Personal information
- Full name: Henry Tansley Luddington
- Born: 9 December 1854 Littleport, Cambridgeshire, England
- Died: 12 April 1922 (aged 67) Ashdon, Essex, England
- Batting: Right-handed
- Bowling: Right-arm roundarm fast

Domestic team information
- 1876–1877: Cambridge University

Career statistics
| Competition | First-class |
| Matches | 11 |
| Runs scored | 76 |
| Batting average | 6.90 |
| 100s/50s | –/– |
| Top score | 25 |
| Balls bowled | 1,917 |
| Wickets | 42 |
| Bowling average | 19.80 |
| 5 wickets in innings | 3 |
| 10 wickets in match | – |
| Best bowling | 2/28 |
| Catches/stumpings | 4/– |
- Source: Cricinfo, 25 March 2021

= Henry Luddington =

English cricketer (1854–1922)

Henry Tansley Luddington (9 December 1854 – 14 April 1922) was an English cricketer who played first-class cricket for Cambridge University and the "Gentlemen of England" side in the 1870s. He was born at Littleport, Cambridgeshire and died at Ashdon, Essex.

Luddington was educated at Uppingham School, where he was coached by the famous cricketer H. H. Stephenson, at King's Ely and at Jesus College, Cambridge. He had a trial match for the Cambridge University cricket team in 1874, but did not get into the first eleven until 1876 when he achieved some success with his right-arm fast bowling, delivering the ball round arm. His batting as a right-handed tail-ender was negligible. Picked for the 1876 University Match against Oxford University, he took 5 for 51 in the first innings and 4 for 72 in the second as Cambridge won by seven wickets; in the first innings, he shared the Oxford wickets with William Patterson, with whom he had been at school at Uppingham. Luddington's best bowling performance came for Cambridge in 1877 against the Marylebone Cricket Club: he took 5 for 28 as MCC, including W. G. Grace, were dismissed for just 60. In the 1877 University Match, Luddington and Patterson again shared the Oxford first-innings wickets equally, Luddington taking 5 for 90, but Oxford won the match easily.
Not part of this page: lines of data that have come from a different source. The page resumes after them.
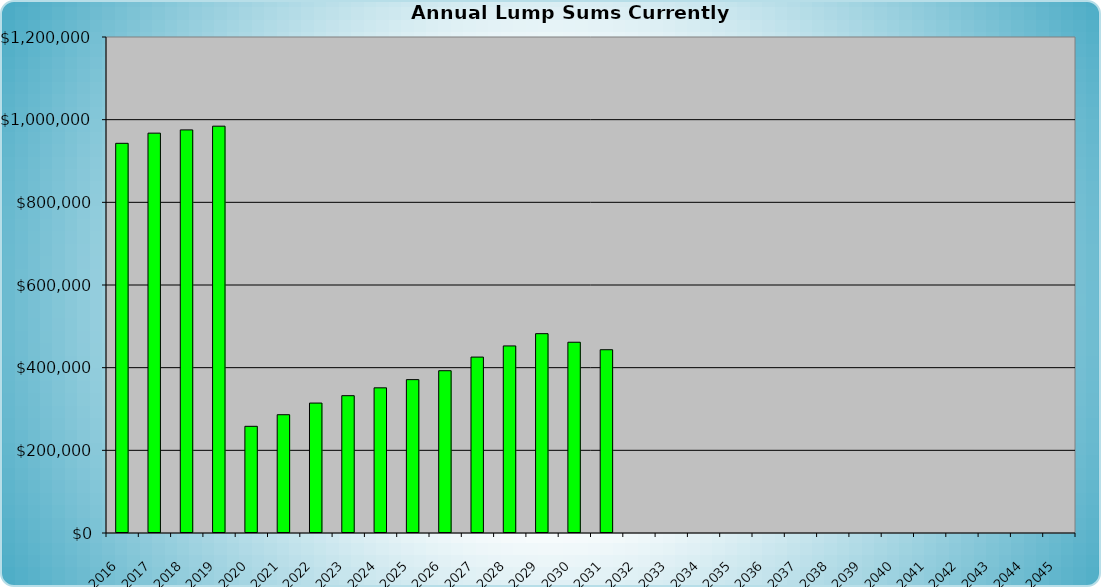
| Category | Amount of Funds Available to Meet All Needs |
|---|---|
| 2016.0 | 942755 |
| 2017.0 | 967372.727 |
| 2018.0 | 975248.094 |
| 2019.0 | 984243.33 |
| 2020.0 | 258113.933 |
| 2021.0 | 286181.098 |
| 2022.0 | 314345.256 |
| 2023.0 | 332207.93 |
| 2024.0 | 351210.52 |
| 2025.0 | 371066.182 |
| 2026.0 | 392647.245 |
| 2027.0 | 425590.155 |
| 2028.0 | 452582.63 |
| 2029.0 | 482283.204 |
| 2030.0 | 461513.019 |
| 2031.0 | 443400.425 |
| 2032.0 | 0 |
| 2033.0 | 0 |
| 2034.0 | 0 |
| 2035.0 | 0 |
| 2036.0 | 0 |
| 2037.0 | 0 |
| 2038.0 | 0 |
| 2039.0 | 0 |
| 2040.0 | 0 |
| 2041.0 | 0 |
| 2042.0 | 0 |
| 2043.0 | 0 |
| 2044.0 | 0 |
| 2045.0 | 0 |
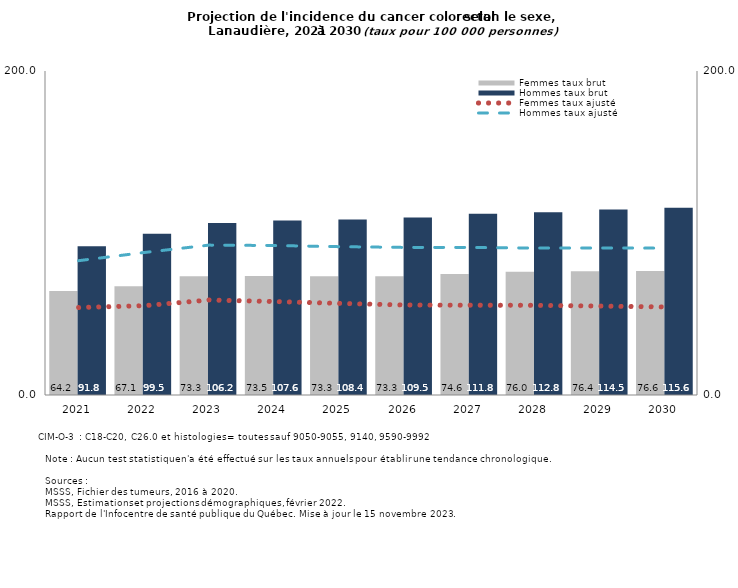
| Category | Femmes taux brut | Hommes taux brut |
|---|---|---|
| 2021.0 | 64.155 | 91.767 |
| 2022.0 | 67.143 | 99.515 |
| 2023.0 | 73.312 | 106.226 |
| 2024.0 | 73.485 | 107.65 |
| 2025.0 | 73.267 | 108.358 |
| 2026.0 | 73.251 | 109.509 |
| 2027.0 | 74.62 | 111.83 |
| 2028.0 | 76.034 | 112.842 |
| 2029.0 | 76.416 | 114.456 |
| 2030.0 | 76.56 | 115.582 |
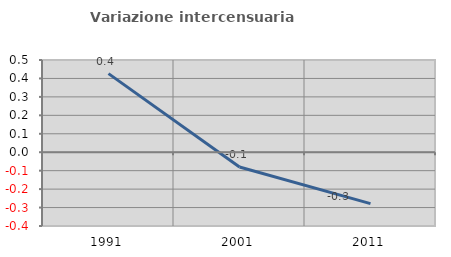
| Category | Variazione intercensuaria annua |
|---|---|
| 1991.0 | 0.426 |
| 2001.0 | -0.08 |
| 2011.0 | -0.279 |
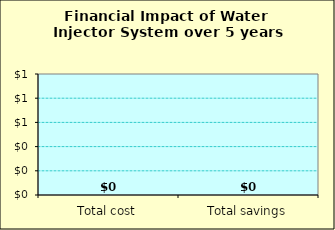
| Category | Series 0 |
|---|---|
| Total cost | 0 |
| Total savings | 0 |
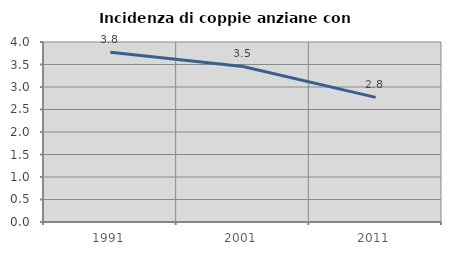
| Category | Incidenza di coppie anziane con figli |
|---|---|
| 1991.0 | 3.774 |
| 2001.0 | 3.457 |
| 2011.0 | 2.769 |
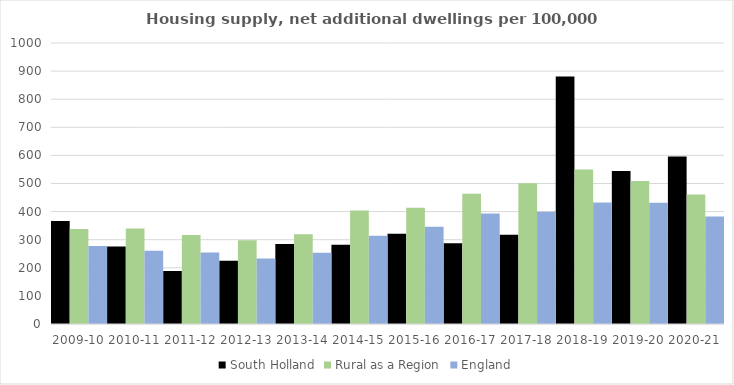
| Category | South Holland | Rural as a Region | England |
|---|---|---|---|
| 2009-10 | 366.262 | 337.852 | 277.548 |
| 2010-11 | 275.98 | 340.105 | 260.994 |
| 2011-12 | 188.935 | 317.04 | 254.007 |
| 2012-13 | 224.742 | 297.763 | 233.153 |
| 2013-14 | 284.804 | 319.835 | 253.602 |
| 2014-15 | 282.136 | 403.796 | 314.256 |
| 2015-16 | 321.113 | 414.091 | 346.154 |
| 2016-17 | 287.484 | 463.209 | 393.256 |
| 2017-18 | 317.273 | 500.68 | 399.646 |
| 2018-19 | 881.039 | 549.491 | 432.099 |
| 2019-20 | 544.102 | 508.493 | 431.187 |
| 2020-21 | 595.679 | 461.114 | 382.827 |
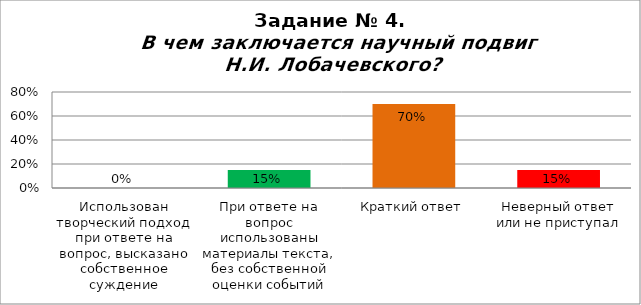
| Category | В чем заключается научный подвиг Н.И. Лобачевского? |
|---|---|
| Использован творческий подход при ответе на вопрос, высказано собственное суждение | 0 |
| При ответе на вопрос использованы материалы текста, без собственной оценки событий | 0.15 |
| Краткий ответ | 0.7 |
| Неверный ответ или не приступал | 0.15 |
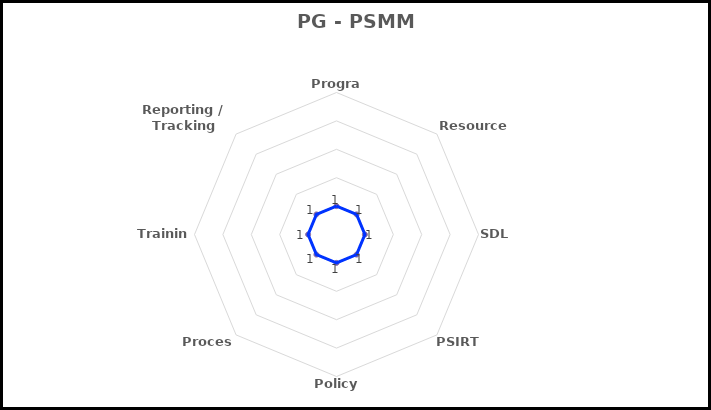
| Category | Series 3 |
|---|---|
| Program | 1 |
| Resources | 1 |
| SDL | 1 |
| PSIRT | 1 |
| Policy | 1 |
| Process | 1 |
| Training | 1 |
| Reporting / Tracking Tools | 1 |

After leaving Cambridge, Luddington played only one further first-class match, appearing for the Gentlemen of England in a fixture at Cambridge in 1878.
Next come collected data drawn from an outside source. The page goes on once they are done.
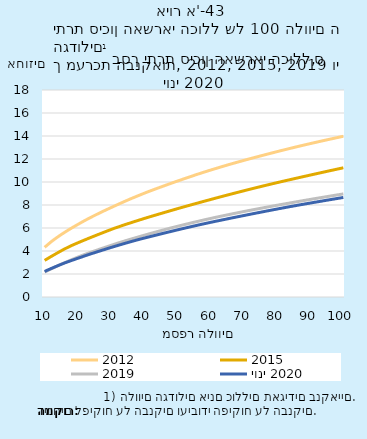
| Category | 2012 | 2015 | 2019 | יוני 2020 |
|---|---|---|---|---|
| 10.0 | 4.322 | 3.182 | 2.165 | 2.221 |
| 11.0 | 4.569 | 3.356 | 2.309 | 2.357 |
| 12.0 | 4.811 | 3.529 | 2.447 | 2.481 |
| 13.0 | 5.031 | 3.695 | 2.585 | 2.605 |
| 14.0 | 5.233 | 3.86 | 2.721 | 2.726 |
| 15.0 | 5.432 | 4.02 | 2.854 | 2.844 |
| 16.0 | 5.617 | 4.179 | 2.981 | 2.959 |
| 17.0 | 5.801 | 4.319 | 3.105 | 3.064 |
| 18.0 | 5.974 | 4.458 | 3.228 | 3.166 |
| 19.0 | 6.143 | 4.588 | 3.348 | 3.267 |
| 20.0 | 6.309 | 4.711 | 3.468 | 3.367 |
| 21.0 | 6.474 | 4.833 | 3.583 | 3.467 |
| 22.0 | 6.634 | 4.953 | 3.691 | 3.566 |
| 23.0 | 6.788 | 5.072 | 3.798 | 3.663 |
| 24.0 | 6.938 | 5.19 | 3.9 | 3.758 |
| 25.0 | 7.083 | 5.304 | 4.002 | 3.852 |
| 26.0 | 7.227 | 5.419 | 4.101 | 3.944 |
| 27.0 | 7.37 | 5.533 | 4.2 | 4.035 |
| 28.0 | 7.505 | 5.645 | 4.298 | 4.126 |
| 29.0 | 7.64 | 5.757 | 4.396 | 4.217 |
| 30.0 | 7.774 | 5.867 | 4.491 | 4.305 |
| 31.0 | 7.907 | 5.976 | 4.586 | 4.393 |
| 32.0 | 8.039 | 6.076 | 4.68 | 4.479 |
| 33.0 | 8.169 | 6.174 | 4.772 | 4.564 |
| 34.0 | 8.298 | 6.27 | 4.862 | 4.649 |
| 35.0 | 8.424 | 6.367 | 4.949 | 4.732 |
| 36.0 | 8.549 | 6.46 | 5.034 | 4.813 |
| 37.0 | 8.668 | 6.553 | 5.119 | 4.894 |
| 38.0 | 8.786 | 6.645 | 5.203 | 4.974 |
| 39.0 | 8.904 | 6.736 | 5.286 | 5.049 |
| 40.0 | 9.02 | 6.826 | 5.37 | 5.122 |
| 41.0 | 9.135 | 6.916 | 5.453 | 5.196 |
| 42.0 | 9.244 | 7.002 | 5.533 | 5.269 |
| 43.0 | 9.352 | 7.087 | 5.613 | 5.341 |
| 44.0 | 9.458 | 7.173 | 5.692 | 5.414 |
| 45.0 | 9.563 | 7.257 | 5.77 | 5.485 |
| 46.0 | 9.668 | 7.342 | 5.849 | 5.557 |
| 47.0 | 9.773 | 7.427 | 5.926 | 5.627 |
| 48.0 | 9.877 | 7.511 | 6 | 5.697 |
| 49.0 | 9.98 | 7.595 | 6.074 | 5.766 |
| 50.0 | 10.08 | 7.678 | 6.148 | 5.836 |
| 51.0 | 10.179 | 7.761 | 6.219 | 5.905 |
| 52.0 | 10.278 | 7.843 | 6.29 | 5.973 |
| 53.0 | 10.377 | 7.923 | 6.359 | 6.041 |
| 54.0 | 10.475 | 8.003 | 6.429 | 6.107 |
| 55.0 | 10.572 | 8.083 | 6.498 | 6.173 |
| 56.0 | 10.669 | 8.162 | 6.566 | 6.238 |
| 57.0 | 10.762 | 8.242 | 6.633 | 6.303 |
| 58.0 | 10.855 | 8.32 | 6.7 | 6.366 |
| 59.0 | 10.947 | 8.399 | 6.765 | 6.43 |
| 60.0 | 11.037 | 8.477 | 6.829 | 6.491 |
| 61.0 | 11.124 | 8.555 | 6.893 | 6.552 |
| 62.0 | 11.212 | 8.632 | 6.956 | 6.612 |
| 63.0 | 11.299 | 8.71 | 7.018 | 6.672 |
| 64.0 | 11.385 | 8.786 | 7.078 | 6.732 |
| 65.0 | 11.471 | 8.862 | 7.138 | 6.792 |
| 66.0 | 11.554 | 8.937 | 7.198 | 6.851 |
| 67.0 | 11.636 | 9.012 | 7.257 | 6.91 |
| 68.0 | 11.717 | 9.087 | 7.316 | 6.968 |
| 69.0 | 11.797 | 9.161 | 7.374 | 7.027 |
| 70.0 | 11.877 | 9.235 | 7.432 | 7.084 |
| 71.0 | 11.956 | 9.309 | 7.488 | 7.142 |
| 72.0 | 12.034 | 9.382 | 7.544 | 7.199 |
| 73.0 | 12.111 | 9.454 | 7.599 | 7.256 |
| 74.0 | 12.187 | 9.525 | 7.654 | 7.312 |
| 75.0 | 12.263 | 9.595 | 7.708 | 7.369 |
| 76.0 | 12.339 | 9.666 | 7.763 | 7.425 |
| 77.0 | 12.414 | 9.736 | 7.816 | 7.481 |
| 78.0 | 12.489 | 9.805 | 7.87 | 7.537 |
| 79.0 | 12.564 | 9.873 | 7.923 | 7.592 |
| 80.0 | 12.638 | 9.941 | 7.976 | 7.648 |
| 81.0 | 12.712 | 10.009 | 8.028 | 7.702 |
| 82.0 | 12.783 | 10.076 | 8.079 | 7.756 |
| 83.0 | 12.855 | 10.142 | 8.131 | 7.809 |
| 84.0 | 12.925 | 10.208 | 8.182 | 7.863 |
| 85.0 | 12.996 | 10.274 | 8.232 | 7.915 |
| 86.0 | 13.066 | 10.34 | 8.283 | 7.967 |
| 87.0 | 13.135 | 10.406 | 8.334 | 8.018 |
| 88.0 | 13.203 | 10.471 | 8.385 | 8.068 |
| 89.0 | 13.27 | 10.535 | 8.434 | 8.118 |
| 90.0 | 13.337 | 10.6 | 8.484 | 8.168 |
| 91.0 | 13.403 | 10.665 | 8.533 | 8.218 |
| 92.0 | 13.469 | 10.729 | 8.582 | 8.267 |
| 93.0 | 13.534 | 10.793 | 8.631 | 8.316 |
| 94.0 | 13.599 | 10.858 | 8.679 | 8.365 |
| 95.0 | 13.663 | 10.922 | 8.727 | 8.414 |
| 96.0 | 13.726 | 10.985 | 8.775 | 8.462 |
| 97.0 | 13.789 | 11.048 | 8.822 | 8.51 |
| 98.0 | 13.851 | 11.11 | 8.87 | 8.559 |
| 99.0 | 13.914 | 11.173 | 8.916 | 8.607 |
| 100.0 | 13.976 | 11.235 | 8.963 | 8.654 |

Luddington appears not to have followed any career after graduating from Cambridge in 1877; he was a Justice of the Peace and a county councillor for the Isle of Ely after that district achieved county status with local government reform in 1888. He bought Walton's Park at Ashdon on the Essex/Cambridgeshire border in 1917 and died there five years later.